__Exercise aim__
Under this line are the records; repeat exactly the lines starting at the one containing "Table d'instruments chirurgicaux" and ending at the one containing "Edificio en Caracas", omitting pictures.

__Listed records__
-*-
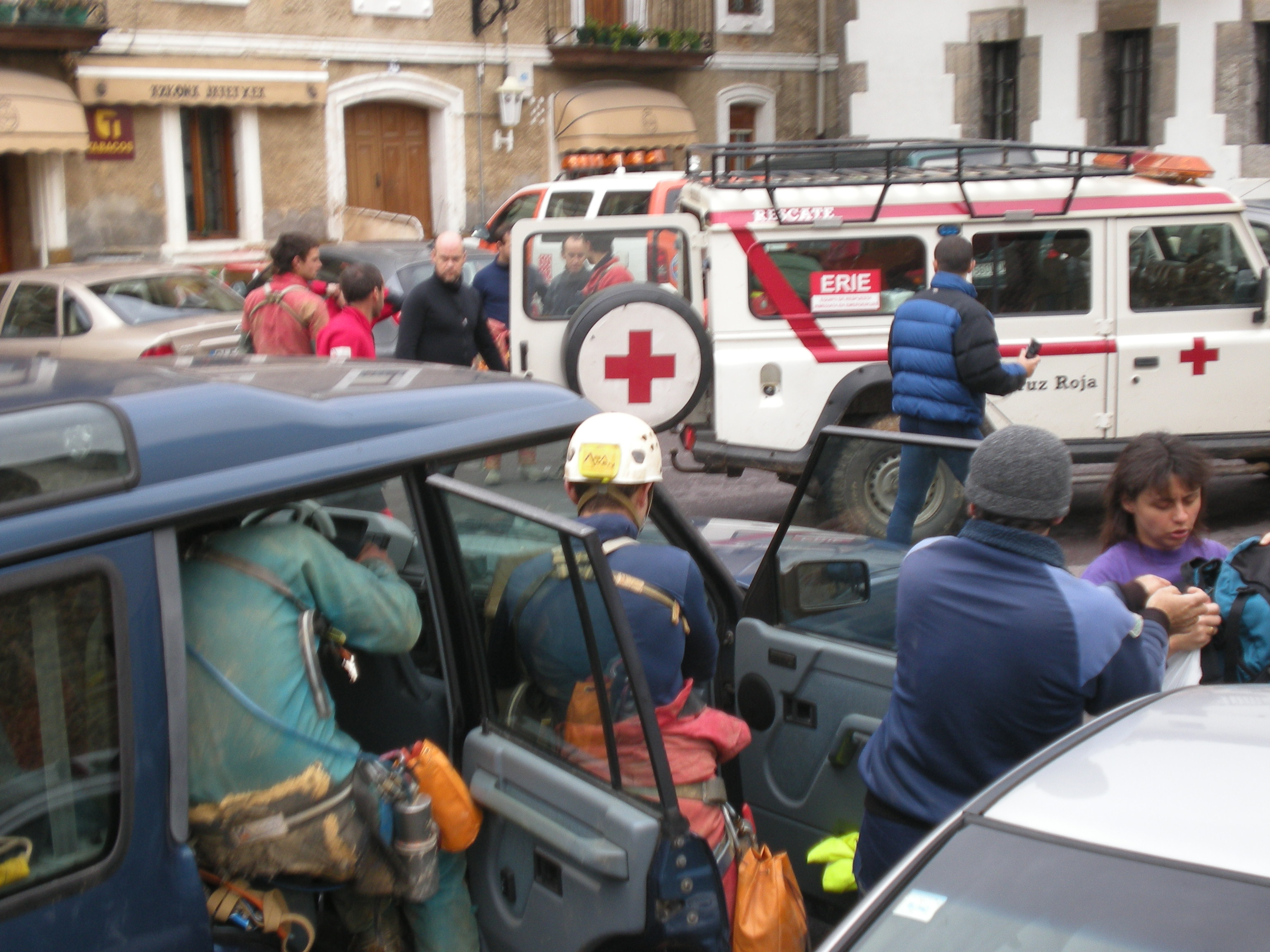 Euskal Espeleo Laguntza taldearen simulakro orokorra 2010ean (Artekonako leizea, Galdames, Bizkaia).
-*-
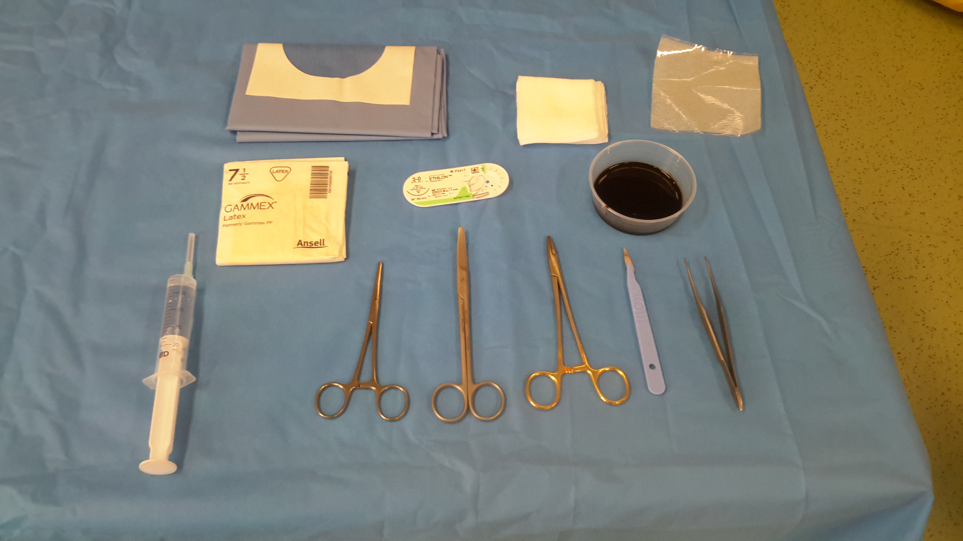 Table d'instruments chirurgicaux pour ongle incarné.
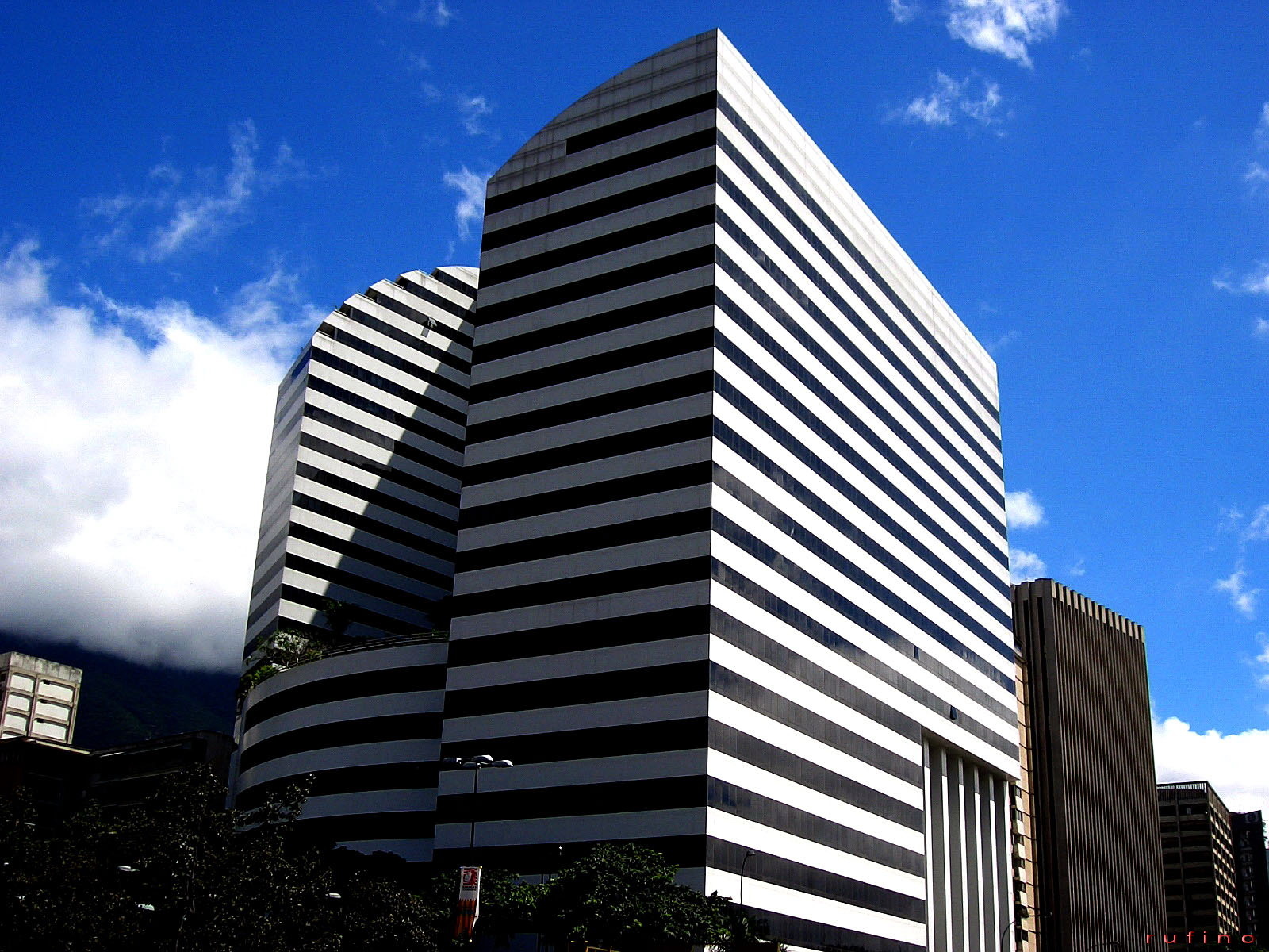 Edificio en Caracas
-*-
__Result of the exercise__
 Table d'instruments chirurgicaux pour ongle incarné.
 Edificio en Caracas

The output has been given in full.